[Requirement]:
From the first line below to the last, reproduce the material exactly and leave out the images.

[Information provided]:
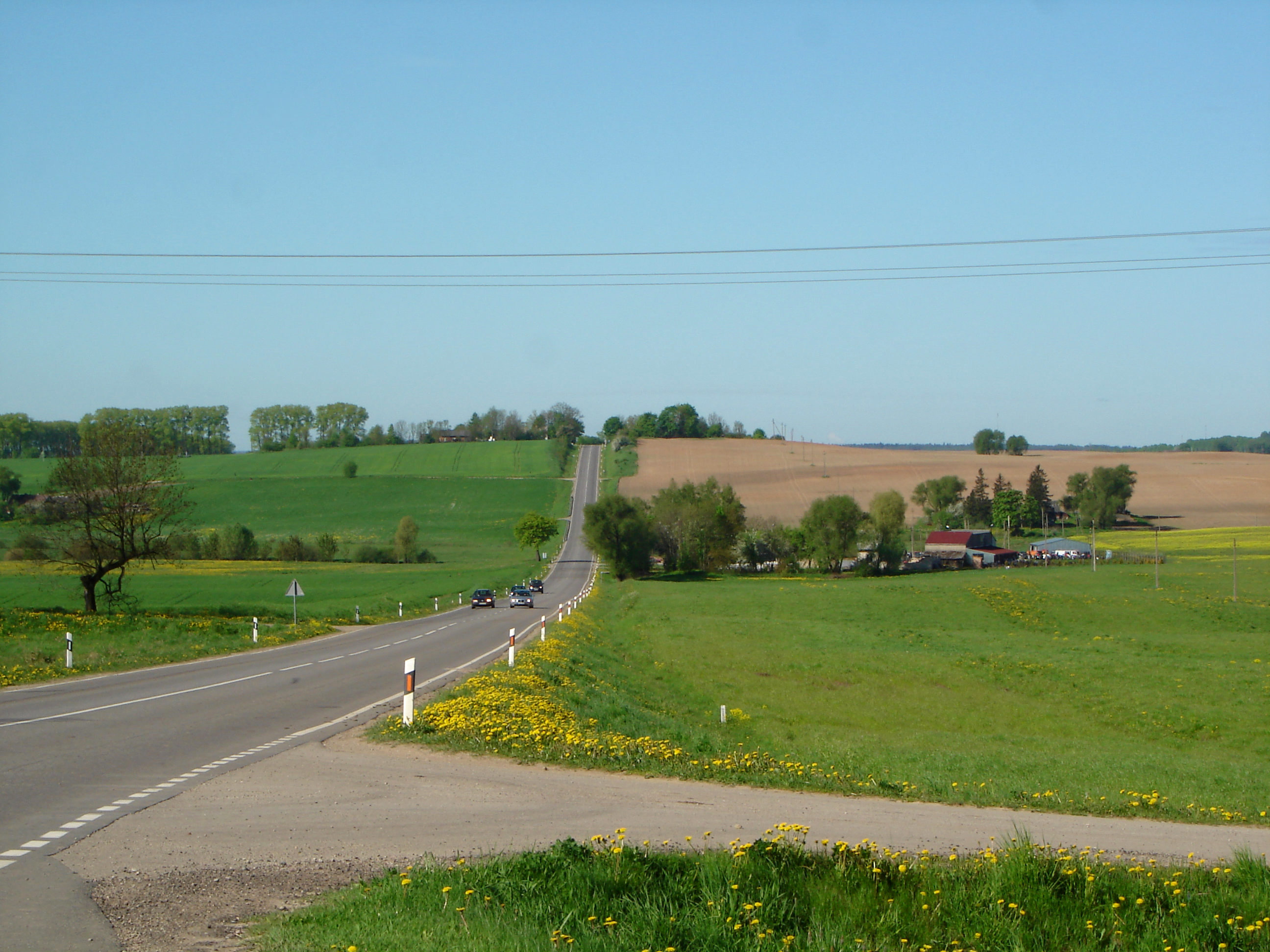 Litauen: Europastraße 77 (A12) zwischen Tauragė und der Grenze zur Russischen Föderation
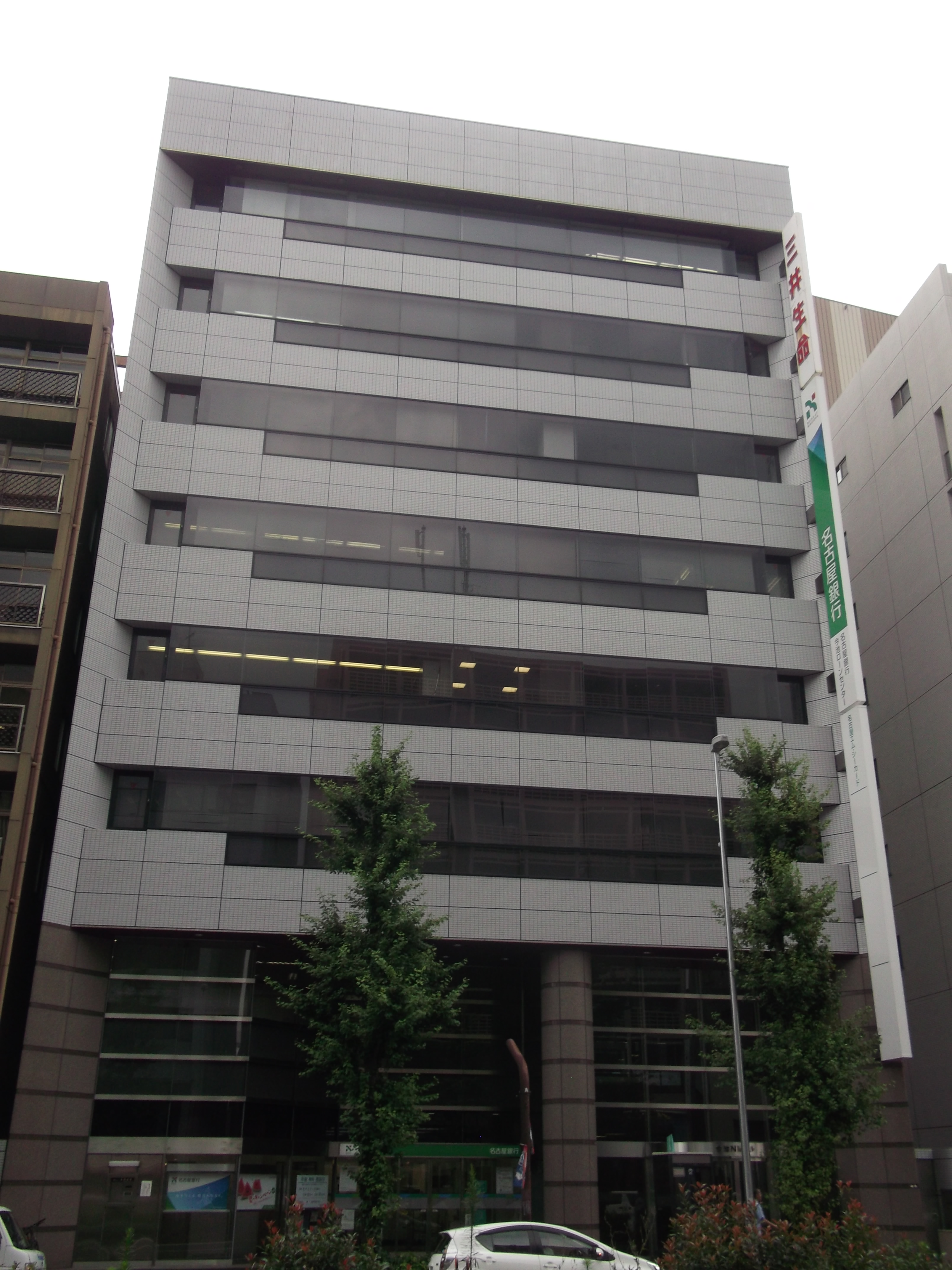 名古屋市千種区の今池MNビルを南側公道より撮影
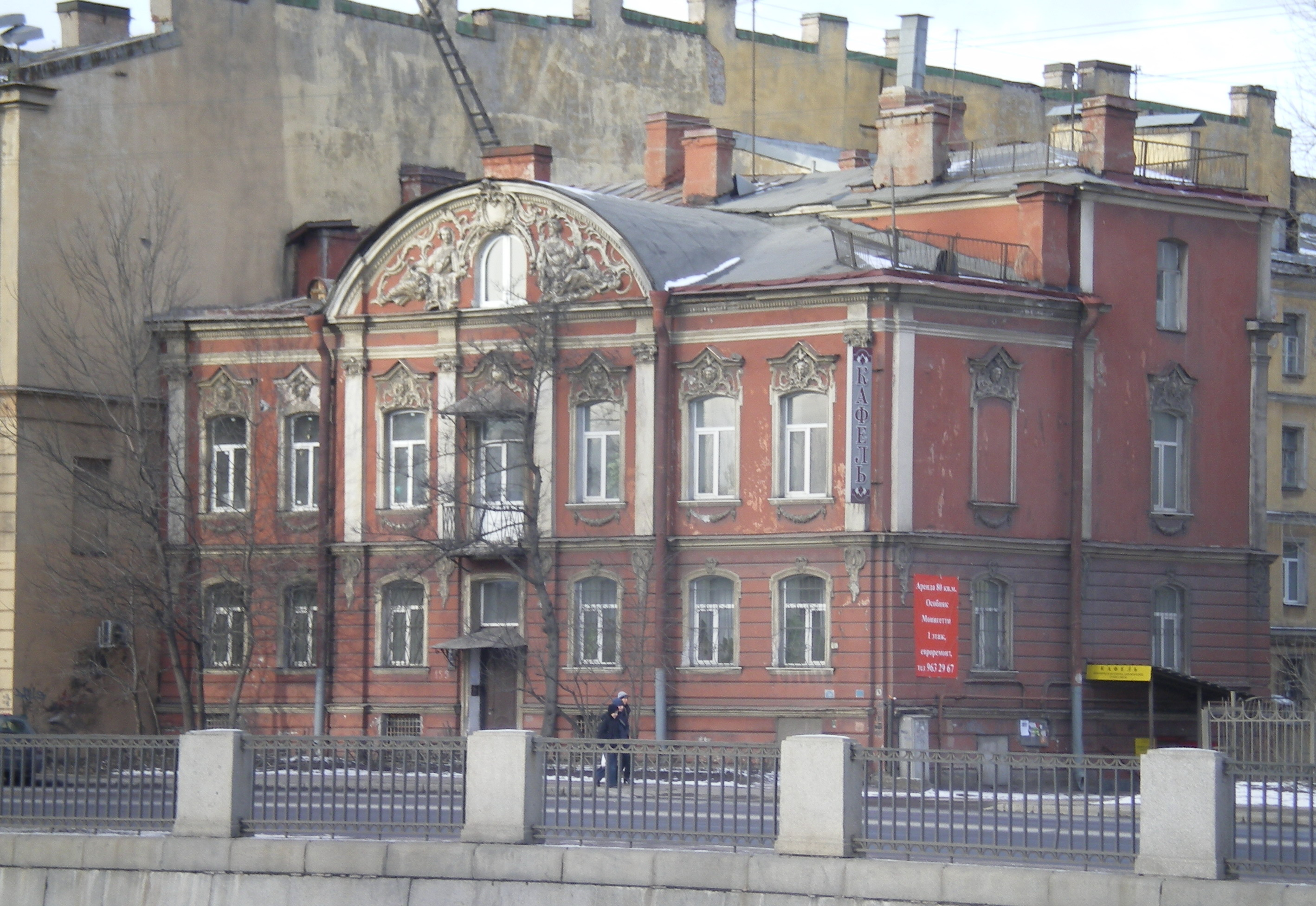 Обводный, 155
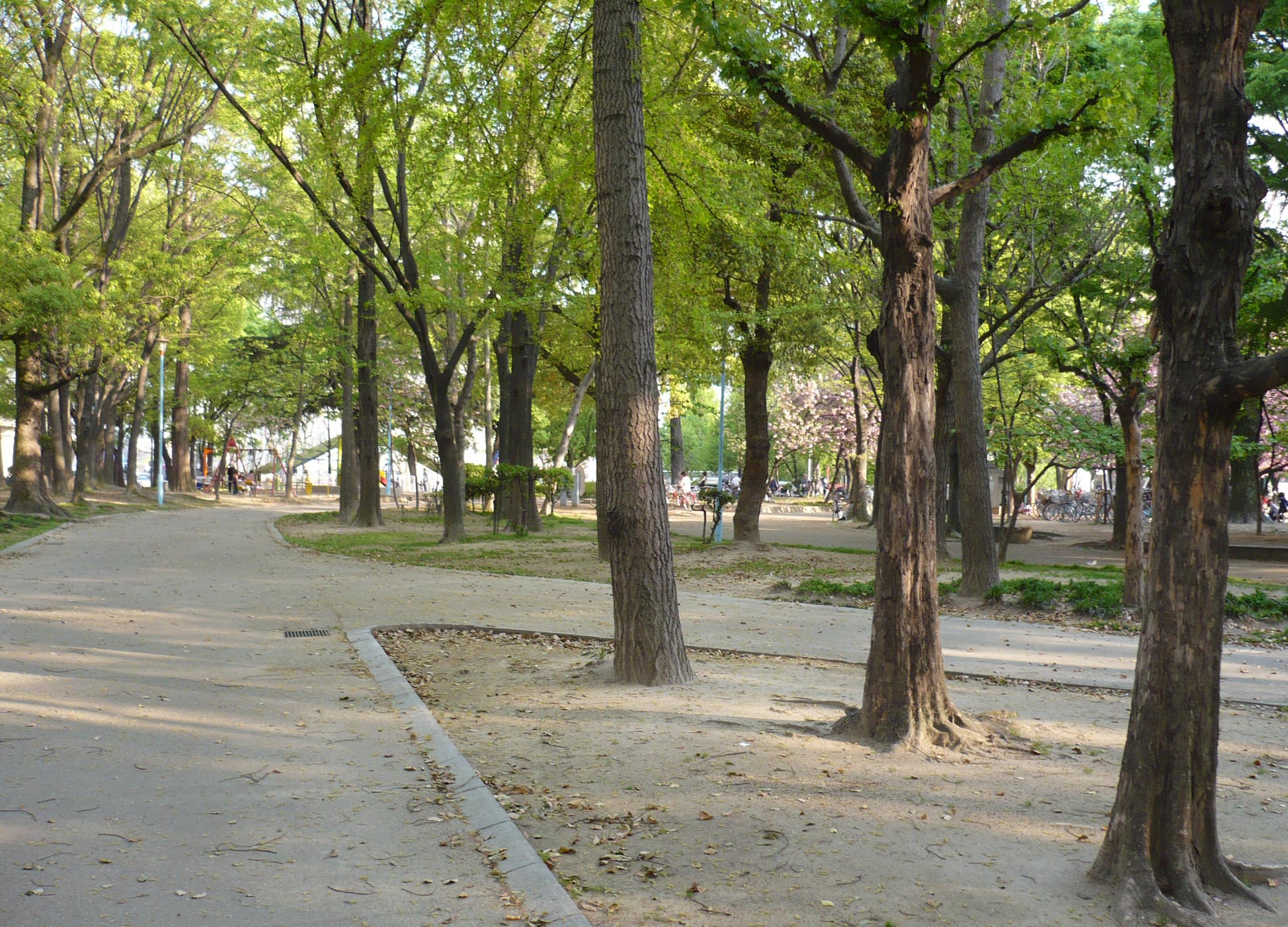 堀城推定地

[Exercise solution]:
 Litauen: Europastraße 77 (A12) zwischen Tauragė und der Grenze zur Russischen Föderation
 名古屋市千種区の今池MNビルを南側公道より撮影
 Обводный, 155
 堀城推定地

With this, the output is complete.